- Requirement: All lines from the one bearing "4600.0 | 31 |" through the end of the data below must be printed exactly as they stand, with pictures removed.

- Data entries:
---
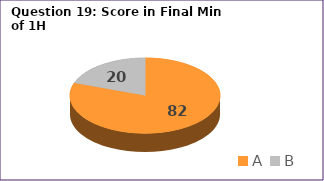
| Category | Series 0 |
|---|---|
| A | 82 |
| B | 20 |
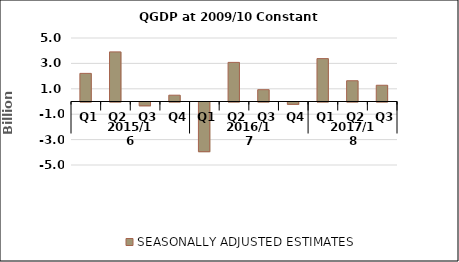
| Category | SEASONALLY ADJUSTED ESTIMATES |
|---|---|
| 0 | 2.214 |
| 1 | 3.905 |
| 2 | -0.3 |
| 3 | 0.496 |
| 4 | -3.913 |
| 5 | 3.079 |
| 6 | 0.931 |
| 7 | -0.185 |
| 8 | 3.378 |
| 9 | 1.634 |
| 10 | 1.279 |
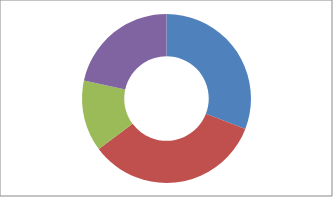
| Category | Series 0 |
|---|---|
| Cash | 50 |
| Investments | 55 |
| Retirement | 22 |
| Property | 35 |
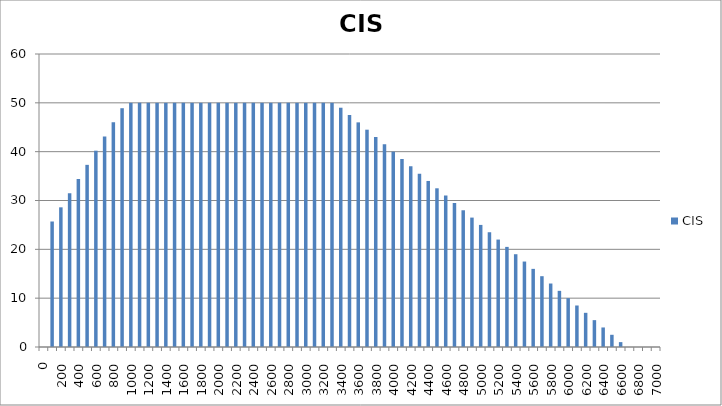
| Category | CIS |
|---|---|
| 0.0 | 0 |
| 100.0 | 25.7 |
| 200.0 | 28.6 |
| 300.0 | 31.5 |
| 400.0 | 34.4 |
| 500.0 | 37.3 |
| 600.0 | 40.2 |
| 700.0 | 43.1 |
| 800.0 | 46 |
| 900.0 | 48.9 |
| 1000.0 | 50 |
| 1100.0 | 50 |
| 1200.0 | 50 |
| 1300.0 | 50 |
| 1400.0 | 50 |
| 1500.0 | 50 |
| 1600.0 | 50 |
| 1700.0 | 50 |
| 1800.0 | 50 |
| 1900.0 | 50 |
| 2000.0 | 50 |
| 2100.0 | 50 |
| 2200.0 | 50 |
| 2300.0 | 50 |
| 2400.0 | 50 |
| 2500.0 | 50 |
| 2600.0 | 50 |
| 2700.0 | 50 |
| 2800.0 | 50 |
| 2900.0 | 50 |
| 3000.0 | 50 |
| 3100.0 | 50 |
| 3200.0 | 50 |
| 3300.0 | 50 |
| 3400.0 | 49 |
| 3500.0 | 47.5 |
| 3600.0 | 46 |
| 3700.0 | 44.5 |
| 3800.0 | 43 |
| 3900.0 | 41.5 |
| 4000.0 | 40 |
| 4100.0 | 38.5 |
| 4200.0 | 37 |
| 4300.0 | 35.5 |
| 4400.0 | 34 |
| 4500.0 | 32.5 |
| 4600.0 | 31 |
| 4700.0 | 29.5 |
| 4800.0 | 28 |
| 4900.0 | 26.5 |
| 5000.0 | 25 |
| 5100.0 | 23.5 |
| 5200.0 | 22 |
| 5300.0 | 20.5 |
| 5400.0 | 19 |
| 5500.0 | 17.5 |
| 5600.0 | 16 |
| 5700.0 | 14.5 |
| 5800.0 | 13 |
| 5900.0 | 11.5 |
| 6000.0 | 10 |
| 6100.0 | 8.5 |
| 6200.0 | 7 |
| 6300.0 | 5.5 |
| 6400.0 | 4 |
| 6500.0 | 2.5 |
| 6600.0 | 1 |
| 6700.0 | 0 |
| 6800.0 | 0 |
| 6900.0 | 0 |
| 7000.0 | 0 |
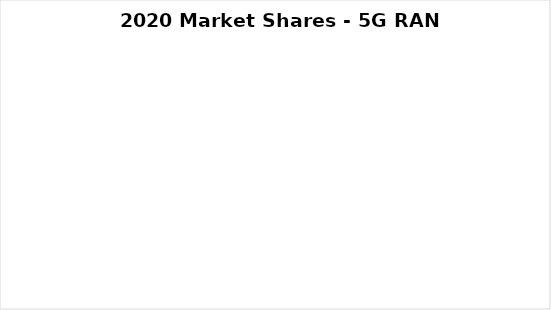
| Category | Series 0 |
|---|---|
| Ericsson | 0 |
| Fujitsu | 0 |
| Huawei | 0 |
| Mavenir | 0 |
| NEC | 0 |
| Nokia | 0 |
| Samsung | 0 |
| ZTE | 0 |
| Other | 0 |
---
- Response for this exercise:
| 4600.0 | 31 |
| 4700.0 | 29.5 |
| 4800.0 | 28 |
| 4900.0 | 26.5 |
| 5000.0 | 25 |
| 5100.0 | 23.5 |
| 5200.0 | 22 |
| 5300.0 | 20.5 |
| 5400.0 | 19 |
| 5500.0 | 17.5 |
| 5600.0 | 16 |
| 5700.0 | 14.5 |
| 5800.0 | 13 |
| 5900.0 | 11.5 |
| 6000.0 | 10 |
| 6100.0 | 8.5 |
| 6200.0 | 7 |
| 6300.0 | 5.5 |
| 6400.0 | 4 |
| 6500.0 | 2.5 |
| 6600.0 | 1 |
| 6700.0 | 0 |
| 6800.0 | 0 |
| 6900.0 | 0 |
| 7000.0 | 0 |
| Category | Series 0 |
|---|---|
| Ericsson | 0 |
| Fujitsu | 0 |
| Huawei | 0 |
| Mavenir | 0 |
| NEC | 0 |
| Nokia | 0 |
| Samsung | 0 |
| ZTE | 0 |
| Other | 0 |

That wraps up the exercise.